When you enable flash your camera will ignore the 1/2000 and fix it at 1/100 or 1/200, because the shutter has to be fully open for all of the 30us to 2ms of the light flash, I don't think an extra 0.5ms delay to the 5ms or 10ms shutter time would make any difference.

Just wire a thyristor to the flash and apply 4 or 5V to it's gate, you'll find there's nothing to it! But be very careful the 380V doesn't go through you or the scope.
On my cheap flash it's possible to make contact with the outside ring of the ext trigger, and the center pin of the hot shoe at the same time, which occasionally gives me a surprise.

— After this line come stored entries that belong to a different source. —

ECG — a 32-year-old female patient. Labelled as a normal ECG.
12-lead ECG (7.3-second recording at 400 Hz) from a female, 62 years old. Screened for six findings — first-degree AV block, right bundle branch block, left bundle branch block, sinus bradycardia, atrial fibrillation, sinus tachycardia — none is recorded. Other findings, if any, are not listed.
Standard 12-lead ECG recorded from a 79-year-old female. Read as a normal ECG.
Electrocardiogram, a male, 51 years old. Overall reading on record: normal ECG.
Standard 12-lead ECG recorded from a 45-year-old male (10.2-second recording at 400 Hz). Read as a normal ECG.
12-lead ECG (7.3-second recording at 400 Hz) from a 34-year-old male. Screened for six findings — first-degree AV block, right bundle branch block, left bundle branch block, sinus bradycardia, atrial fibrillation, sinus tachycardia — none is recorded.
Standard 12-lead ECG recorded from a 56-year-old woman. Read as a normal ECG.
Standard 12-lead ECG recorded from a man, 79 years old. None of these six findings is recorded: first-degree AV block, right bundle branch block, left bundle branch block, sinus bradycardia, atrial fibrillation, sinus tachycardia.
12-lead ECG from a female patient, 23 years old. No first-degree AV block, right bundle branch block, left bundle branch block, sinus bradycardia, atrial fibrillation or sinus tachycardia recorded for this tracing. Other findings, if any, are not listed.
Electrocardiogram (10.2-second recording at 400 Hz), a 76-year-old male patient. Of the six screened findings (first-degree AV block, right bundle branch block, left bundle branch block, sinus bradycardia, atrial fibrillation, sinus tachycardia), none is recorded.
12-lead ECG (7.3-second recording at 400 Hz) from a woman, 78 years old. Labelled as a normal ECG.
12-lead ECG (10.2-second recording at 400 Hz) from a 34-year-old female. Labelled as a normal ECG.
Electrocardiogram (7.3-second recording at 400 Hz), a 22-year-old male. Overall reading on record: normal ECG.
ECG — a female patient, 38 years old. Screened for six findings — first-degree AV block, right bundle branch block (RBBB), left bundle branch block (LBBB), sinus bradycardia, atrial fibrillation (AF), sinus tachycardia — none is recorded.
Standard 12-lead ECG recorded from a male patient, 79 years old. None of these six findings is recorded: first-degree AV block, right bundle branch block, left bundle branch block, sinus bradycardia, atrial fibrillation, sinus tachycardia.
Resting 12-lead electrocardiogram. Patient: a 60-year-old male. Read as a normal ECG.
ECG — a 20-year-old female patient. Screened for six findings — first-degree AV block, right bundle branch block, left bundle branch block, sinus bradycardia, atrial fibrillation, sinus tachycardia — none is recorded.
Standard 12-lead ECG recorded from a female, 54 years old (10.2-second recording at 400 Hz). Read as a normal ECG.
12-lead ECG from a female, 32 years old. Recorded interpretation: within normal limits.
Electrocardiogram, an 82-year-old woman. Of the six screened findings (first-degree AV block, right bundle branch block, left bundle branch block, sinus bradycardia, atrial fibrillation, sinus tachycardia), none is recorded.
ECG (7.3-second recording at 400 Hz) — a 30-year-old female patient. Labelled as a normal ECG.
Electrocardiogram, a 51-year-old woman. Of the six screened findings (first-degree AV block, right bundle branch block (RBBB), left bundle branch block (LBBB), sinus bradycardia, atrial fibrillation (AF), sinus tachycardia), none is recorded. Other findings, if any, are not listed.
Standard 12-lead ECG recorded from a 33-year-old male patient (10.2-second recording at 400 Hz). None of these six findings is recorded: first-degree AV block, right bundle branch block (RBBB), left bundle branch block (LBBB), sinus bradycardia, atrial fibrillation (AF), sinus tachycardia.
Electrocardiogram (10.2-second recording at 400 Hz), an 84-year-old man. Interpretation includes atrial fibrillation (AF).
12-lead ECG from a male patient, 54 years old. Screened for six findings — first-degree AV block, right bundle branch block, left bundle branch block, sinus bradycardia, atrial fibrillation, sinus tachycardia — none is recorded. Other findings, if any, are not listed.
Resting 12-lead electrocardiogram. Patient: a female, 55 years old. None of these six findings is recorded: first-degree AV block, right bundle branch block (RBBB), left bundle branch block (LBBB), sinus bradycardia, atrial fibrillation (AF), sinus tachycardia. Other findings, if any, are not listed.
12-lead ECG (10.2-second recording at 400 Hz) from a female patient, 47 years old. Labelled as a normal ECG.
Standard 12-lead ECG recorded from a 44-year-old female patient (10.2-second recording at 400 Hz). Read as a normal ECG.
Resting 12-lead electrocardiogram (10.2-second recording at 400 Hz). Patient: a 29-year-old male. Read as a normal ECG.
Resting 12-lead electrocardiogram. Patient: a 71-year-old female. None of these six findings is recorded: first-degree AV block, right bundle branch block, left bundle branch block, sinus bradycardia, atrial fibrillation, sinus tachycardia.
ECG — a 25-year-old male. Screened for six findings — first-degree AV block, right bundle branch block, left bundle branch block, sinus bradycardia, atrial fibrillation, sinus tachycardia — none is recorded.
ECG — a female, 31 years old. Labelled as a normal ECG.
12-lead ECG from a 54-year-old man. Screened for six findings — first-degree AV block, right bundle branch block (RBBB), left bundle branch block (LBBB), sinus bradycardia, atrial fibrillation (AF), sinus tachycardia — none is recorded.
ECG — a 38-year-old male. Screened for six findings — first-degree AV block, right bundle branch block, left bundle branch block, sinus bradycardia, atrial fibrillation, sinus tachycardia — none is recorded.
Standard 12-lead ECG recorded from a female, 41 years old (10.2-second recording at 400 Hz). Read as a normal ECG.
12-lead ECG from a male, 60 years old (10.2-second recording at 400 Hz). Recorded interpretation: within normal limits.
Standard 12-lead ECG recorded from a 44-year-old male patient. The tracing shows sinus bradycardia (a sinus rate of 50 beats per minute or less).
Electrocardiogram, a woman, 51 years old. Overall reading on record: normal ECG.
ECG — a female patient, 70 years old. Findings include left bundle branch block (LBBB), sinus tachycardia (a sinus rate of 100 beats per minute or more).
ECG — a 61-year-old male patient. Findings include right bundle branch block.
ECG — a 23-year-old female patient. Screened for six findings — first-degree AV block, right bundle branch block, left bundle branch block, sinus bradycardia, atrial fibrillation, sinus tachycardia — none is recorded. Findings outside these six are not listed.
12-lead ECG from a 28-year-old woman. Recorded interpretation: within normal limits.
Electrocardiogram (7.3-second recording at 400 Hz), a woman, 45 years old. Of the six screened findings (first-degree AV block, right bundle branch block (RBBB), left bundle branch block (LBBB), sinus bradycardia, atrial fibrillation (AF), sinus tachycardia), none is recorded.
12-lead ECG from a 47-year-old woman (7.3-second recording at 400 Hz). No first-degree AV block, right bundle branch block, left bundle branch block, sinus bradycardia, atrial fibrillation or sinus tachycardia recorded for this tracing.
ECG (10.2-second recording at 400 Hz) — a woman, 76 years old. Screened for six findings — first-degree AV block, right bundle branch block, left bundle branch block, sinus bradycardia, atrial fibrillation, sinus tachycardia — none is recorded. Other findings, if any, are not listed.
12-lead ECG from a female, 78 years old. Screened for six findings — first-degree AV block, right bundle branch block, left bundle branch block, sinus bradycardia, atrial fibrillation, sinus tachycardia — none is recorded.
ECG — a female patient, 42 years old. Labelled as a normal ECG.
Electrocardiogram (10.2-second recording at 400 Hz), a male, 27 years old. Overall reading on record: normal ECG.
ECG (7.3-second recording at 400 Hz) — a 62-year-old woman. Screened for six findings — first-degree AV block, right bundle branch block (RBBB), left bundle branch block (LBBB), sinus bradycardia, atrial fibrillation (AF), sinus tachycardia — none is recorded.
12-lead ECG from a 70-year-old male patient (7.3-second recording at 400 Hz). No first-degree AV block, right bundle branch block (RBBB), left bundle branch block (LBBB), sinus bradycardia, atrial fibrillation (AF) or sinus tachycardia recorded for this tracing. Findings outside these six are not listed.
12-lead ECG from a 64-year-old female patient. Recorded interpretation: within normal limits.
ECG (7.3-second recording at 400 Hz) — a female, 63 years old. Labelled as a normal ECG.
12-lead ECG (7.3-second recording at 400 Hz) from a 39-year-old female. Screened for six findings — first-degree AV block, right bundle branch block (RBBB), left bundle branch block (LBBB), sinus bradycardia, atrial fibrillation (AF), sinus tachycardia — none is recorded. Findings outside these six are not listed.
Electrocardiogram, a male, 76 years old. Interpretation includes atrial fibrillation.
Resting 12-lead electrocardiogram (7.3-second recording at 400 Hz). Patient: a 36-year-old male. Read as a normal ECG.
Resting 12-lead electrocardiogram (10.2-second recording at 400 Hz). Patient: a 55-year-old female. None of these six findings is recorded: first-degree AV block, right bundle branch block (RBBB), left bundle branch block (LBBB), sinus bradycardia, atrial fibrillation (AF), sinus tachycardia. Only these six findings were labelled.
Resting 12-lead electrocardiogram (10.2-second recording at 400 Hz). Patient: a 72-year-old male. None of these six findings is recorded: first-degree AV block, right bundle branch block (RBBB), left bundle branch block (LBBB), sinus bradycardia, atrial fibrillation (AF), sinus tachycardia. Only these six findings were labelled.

The problem with isolation is some power is needed on the camera side.


--- Quote from: floobydust on June 18, 2019, 10:52:12 pm ---One question is the configuration of a low voltage camera hotshoe. It seems to be open-collector with a weak pull-up resistor to camera's Vcc?
--- End quote ---

The middle of this page suggests there's a weak 6V coming out of the camera which can be stored and used to trigger the opto's input side, I've never heard of it myself.
https://electronics.stackexchange.com/questions/242088/connecting-a-camera-hot-shoe-to-a-homemade-strobe
cprobertson1:

--- Quote ---When you enable flash your camera will ignore the 1/2000 and fix it at 1/100 or 1/200, because the shutter has to be fully open for all of the 30us to 2ms of the light flash, I don't think an extra 0.5ms delay to the 5ms or 10ms shutter time would make any difference.
--- End quote ---

Ah, nice! That makes sense! I'm forgetting the camera will override settings - I've not actually used a flashgun with a modern camera before - the last one I used was an entirely manual film camera, and even then I was pretty young!



--- Quote ---The middle of this page suggests there's a weak 6V coming out of the camera which can be stored and used to trigger the opto's input side, I've never heard of it myself.
--- End quote ---

Now that's interesting! I'll probe around with that as well - though Im currently leaning towards just using two CR2032s in series for the camera-side power.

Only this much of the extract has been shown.